To verify that the Node exporter is running, make a simple curl call on your host.

$ curl http://localhost:9100/metrics

node_scrape_collector_success{collector="arp"} 1
node_scrape_collector_success{collector="bcache"} 1
node_scrape_collector_success{collector="bonding"} 1
node_scrape_collector_success{collector="conntrack"} 1
node_scrape_collector_success{collector="cpu"} 1
...

Great! It seems that the Node Exporter is running correctly. Make sure that the Node exporter is actually scrapping your host and not the Docker image.

$ curl http://localhost:9100/metrics | grep uname

node_uname_info{domainname="(none)",machine="x86_64",nodename="schkn-debian",release="4.15.0-42-generic",sysname="Linux",version="#45-Ubuntu SMP Thu Nov 15 19:32:57 UTC 2018"} 1

As you can see, the nodename is correct and the version is also correct. The Node exporter is correctly scrapping my host, and not the Docker container itself.
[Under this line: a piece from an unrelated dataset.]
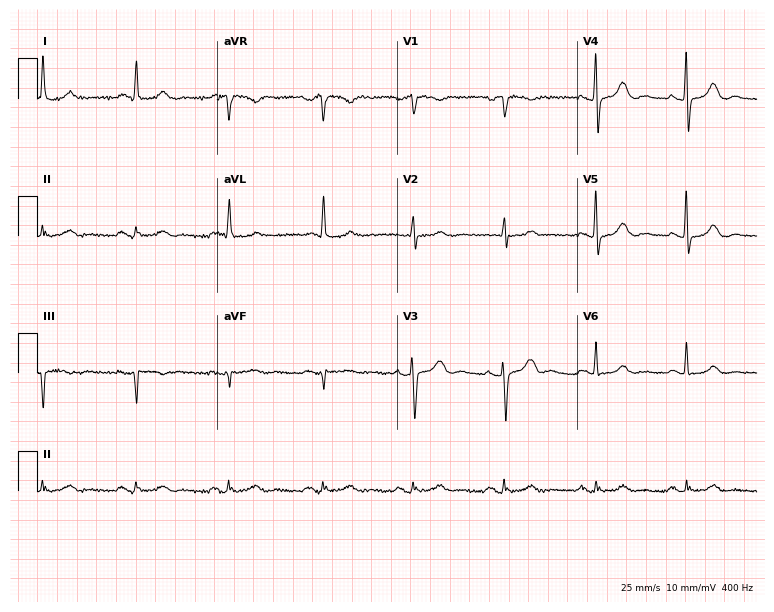
ECG (7.3-second recording at 400 Hz) — a 78-year-old female. Labelled as a normal ECG.

d – Bind Prometheus to the Node Exporter

Now that the Node Exporter and Prometheus are running separately, it is time to bind Prometheus to the Node Exporter to start storing our metrics.

Head over to your Prometheus configuration file, and append the following changes.

# A scrape configuration scraping a Node Exporter and the Prometheus server
# itself.
scrape_configs:
  # Scrape Prometheus itself every 10 seconds.
  - job_name: 'prometheus'
    scrape_interval: 10s
    target_groups:
      - targets: ['localhost:9090']

  - job_name: 'node_exporter'
    scrape_interval: 10s
    target_groups:
      - targets: ['localhost:9100']

Make sure that you create a new scrape configuration for the node exporter. This way, metrics are going to be correctly labeled and they will be easily retrievable.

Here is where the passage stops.